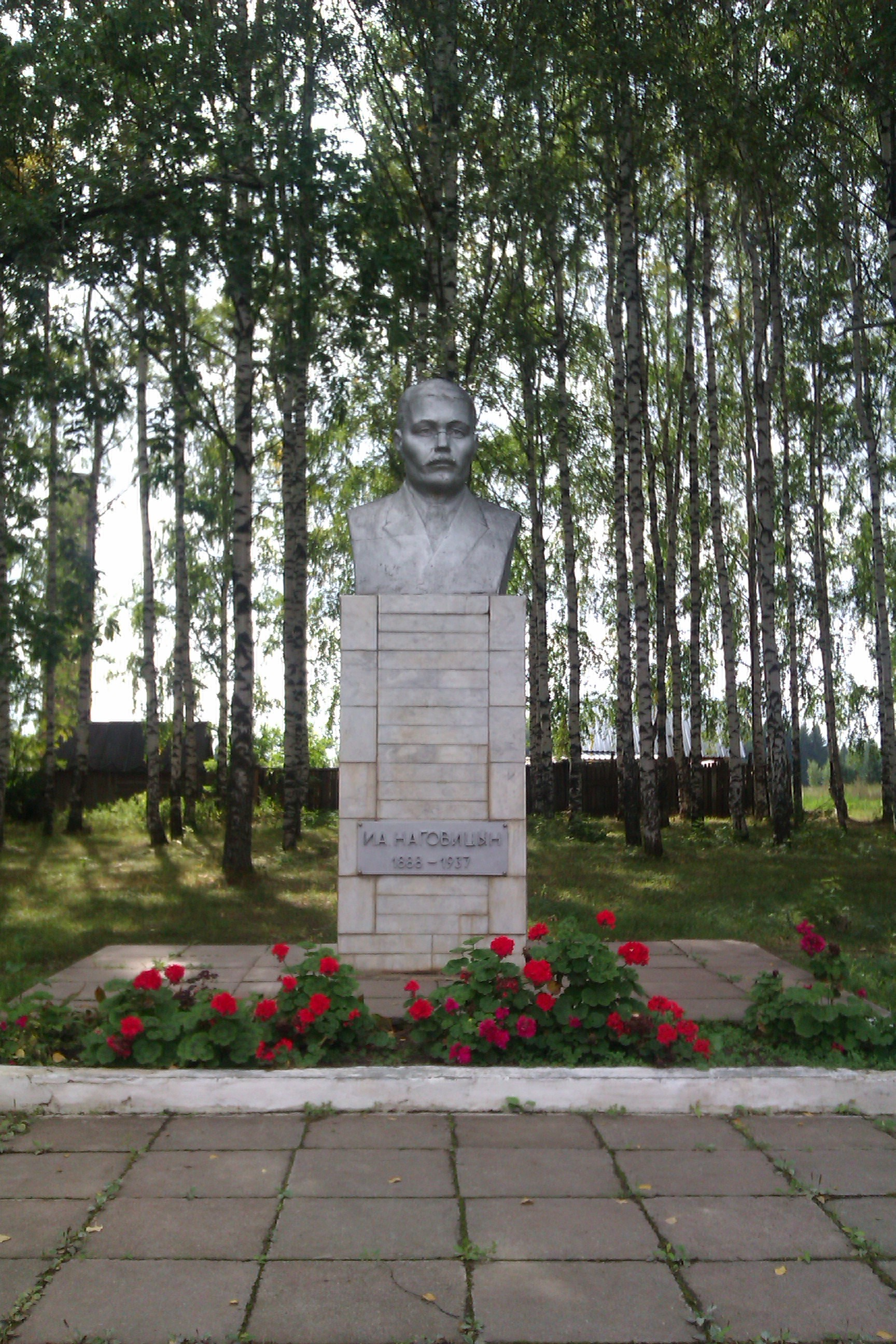 Село Октябрьский, Глазовский район Удмуртской республики. Памятник И.А. Наговицыну около школы
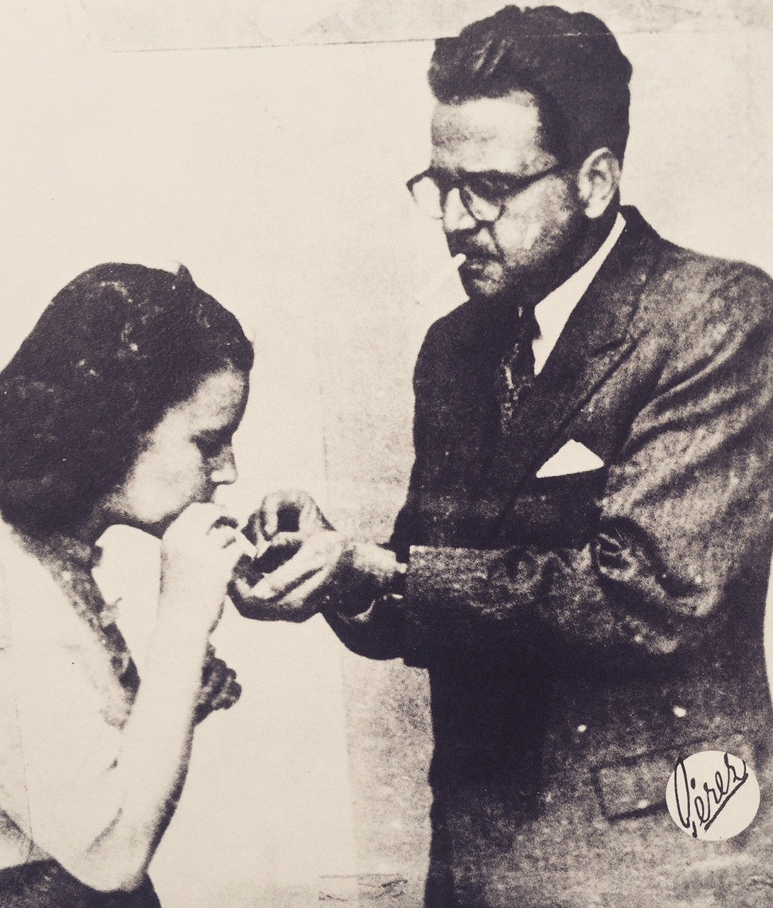 La poeta Ida Gramcko y el ensayista Mariano Picón Salas.
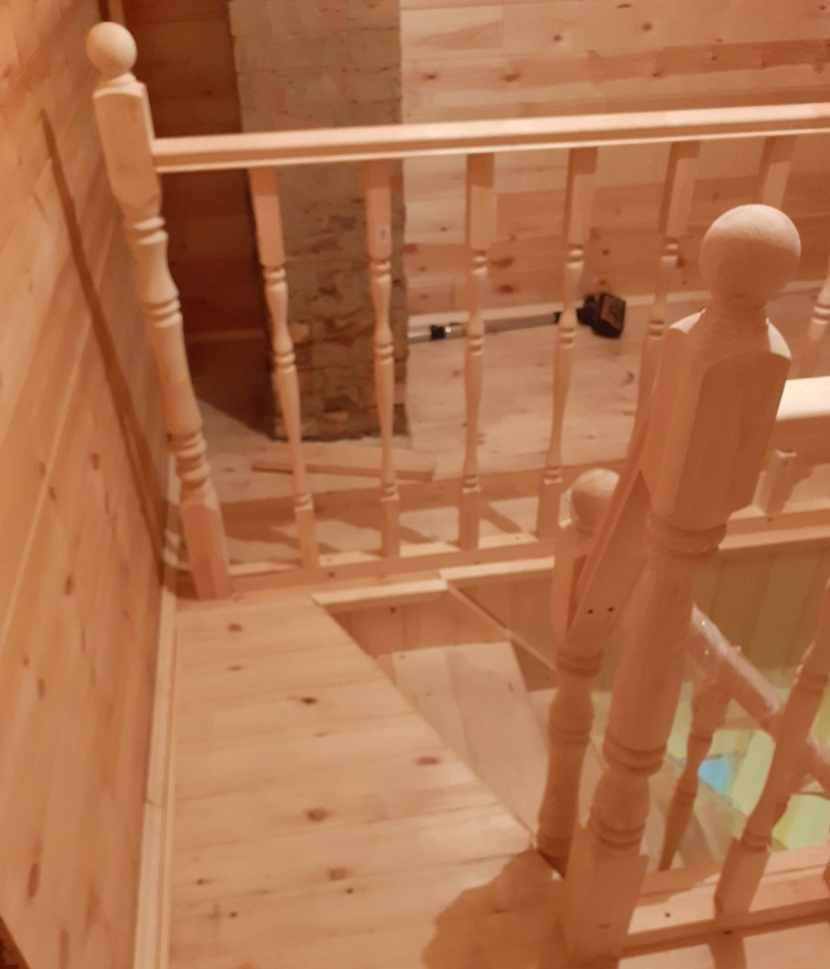 Balusters on the attic stairs of a private house
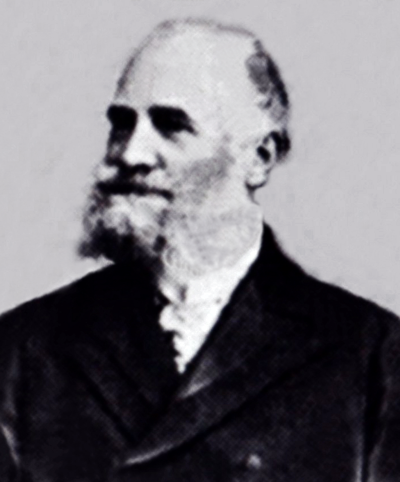 Felix Freiherr Brewer von Fürth nach 1900
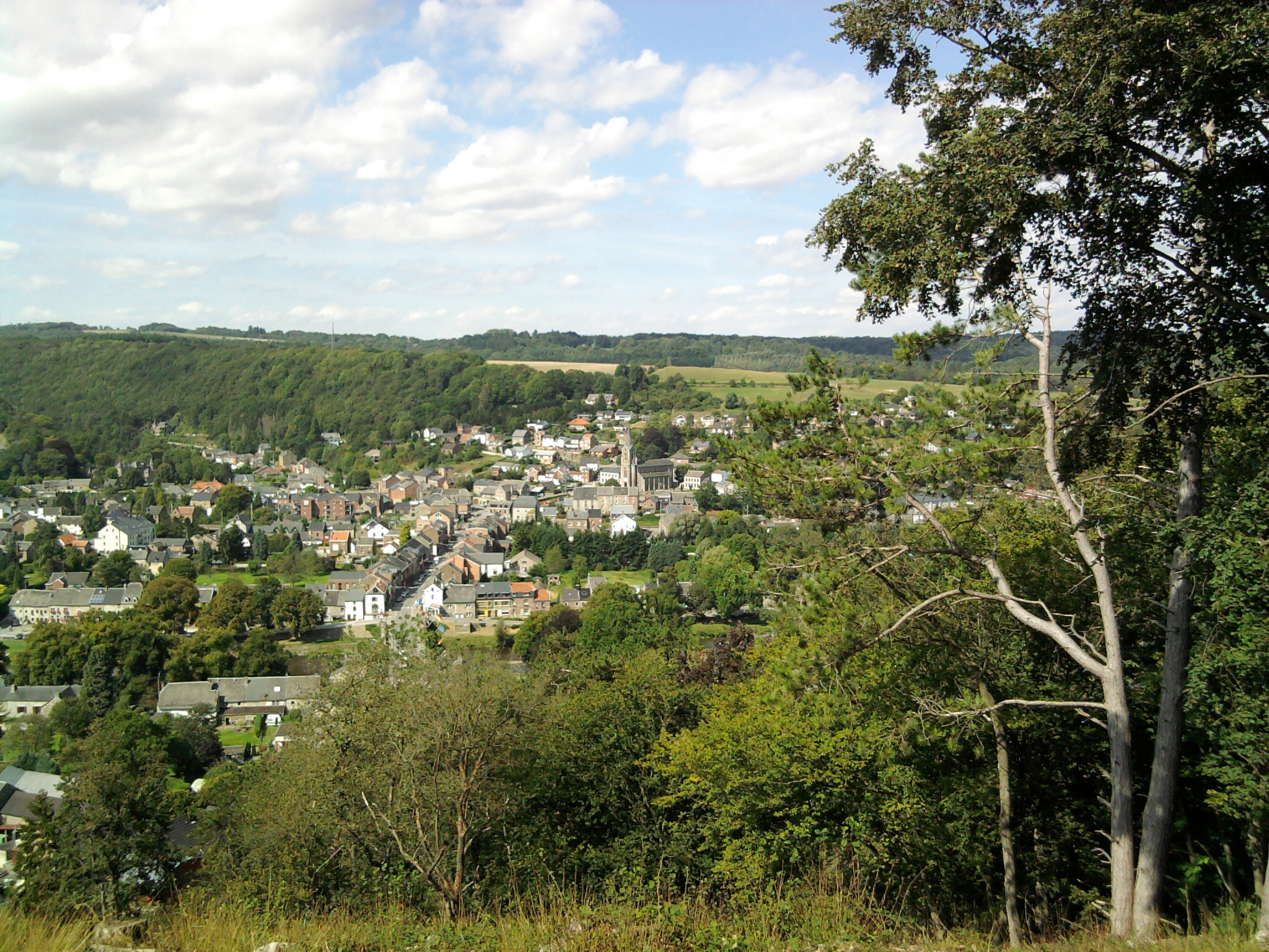 Panorama du village de Hamoir depuis le rocher de Coisse
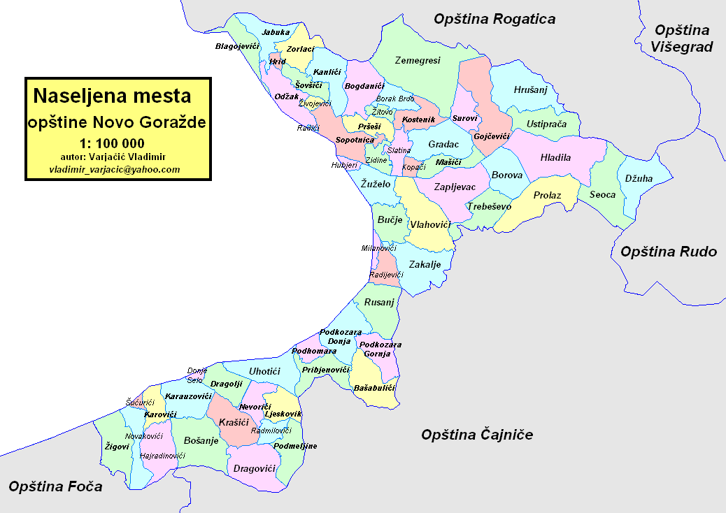 Opština Novo Goražde
+---+
◆ **REQUIRED ACTION**:
All lines from the one holding "Felix Freiherr Brewer von Fürth nach 1900" through the last line of the records need to be copied exactly, both ends included, and the pictures left behind.

◆ **SOLUTION FOR THIS TASK**:
 Felix Freiherr Brewer von Fürth nach 1900
 Panorama du village de Hamoir depuis le rocher de Coisse
 Opština Novo Goražde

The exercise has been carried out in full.